DistilBERT-Based Hybrid Architecture for Phishing URL Detection

Özmen, Ülkü; Yildirim, Esra

doi:10.1109/access.2026.3684855

DistilBERT-Based Hybrid Architecture for Phishing URL Detection

Özmen Ü., Yildirim E. O.

IEEE Access, cilt.14, ss.71720-71737, 2026 (SCI-Expanded, Scopus)
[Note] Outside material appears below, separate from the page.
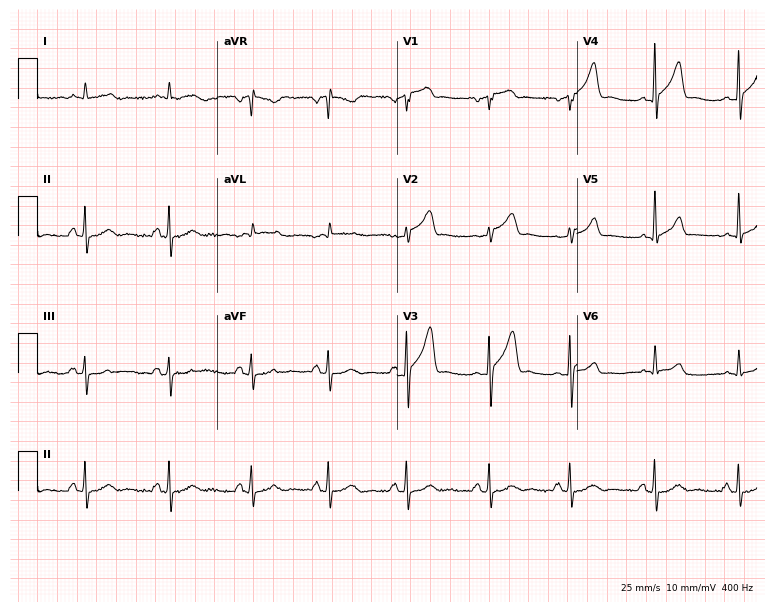
12-lead ECG from a male, 55 years old. No first-degree AV block, right bundle branch block (RBBB), left bundle branch block (LBBB), sinus bradycardia, atrial fibrillation (AF) or sinus tachycardia recorded for this tracing.
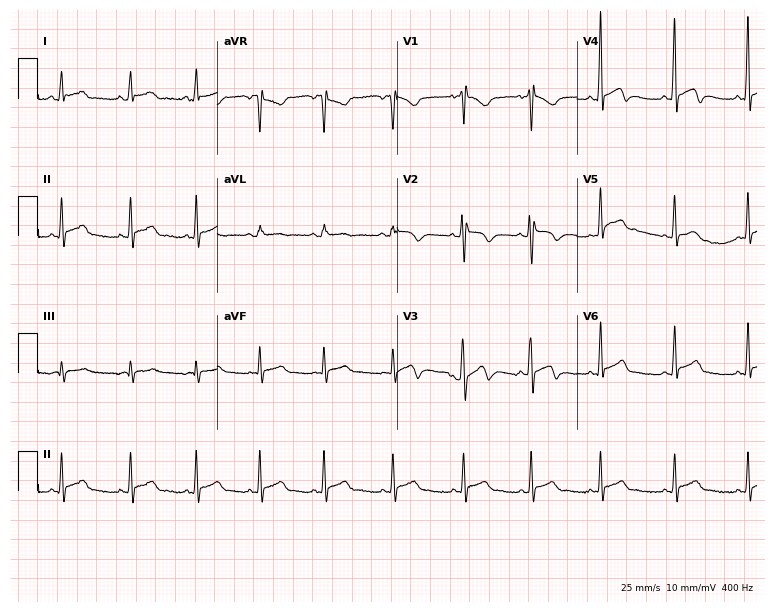
Resting 12-lead electrocardiogram. Patient: a male, 19 years old. None of these six findings is recorded: first-degree AV block, right bundle branch block, left bundle branch block, sinus bradycardia, atrial fibrillation, sinus tachycardia. Only these six findings were labelled.

Yayın Türü: Makale / Tam Makale
Cilt numarası: 14
Basım Tarihi: 2026
Doi Numarası: 10.1109/access.2026.3684855
Dergi Adı: IEEE Access
Derginin Tarandığı İndeksler: Science Citation Index Expanded (SCI-EXPANDED), Scopus, Compendex, INSPEC, Directory of Open Access Journals
Sayfa Sayıları: ss.71720-71737
Anahtar Kelimeler: DistilBERT, ensemble learning, late fusion, phishing detection, transformer models, URL classification
Atatürk Üniversitesi Adresli: Evet

Özet

Phishing continues to be a major and rapidly evolving challenge in cybersecurity. By disguising malicious links as legitimate ones, attackers trick users into revealing sensitive information such as login credentials and financial details. Detecting phishing URLs is difficult because modern attacks rely on heavy obfuscation and are often lexically very similar to benign domains. In this paper, we propose a hybrid late-fusion approach that combines deep semantic (word) representations with handcrafted statistical features for phishing URL detection. We select the fusion weight using AUCPR-driven optimization on a validation set and obtain an optimal value of α = 0.47, which balances the contribution of semantic and lexical signals. Experiments on a large-scale benchmark dataset show that the proposed fusion model is highly effective. It reaches an accuracy of 98.79% and a ROC–AUC of 0.9983, and it performs better than either feature stream on its own. Under a strict security setting (FPR ≤ 1%), the system still achieves a phishing detection rate of 97.58%. To evaluate real-world robustness, we additionally perform external validation on 150 verified phishing URLs from PhishTank collected between December 2025 and February 2026, well after the benchmark dataset was compiled. Without any retraining, the model achieves a Recall/TPR of 99.33%, correctly flagging 149 out of 150 previously unseen phishing URLs. Overall, these results indicate strong temporal generalization and highlight the practical promise of the proposed method for real-world cybersecurity deployments.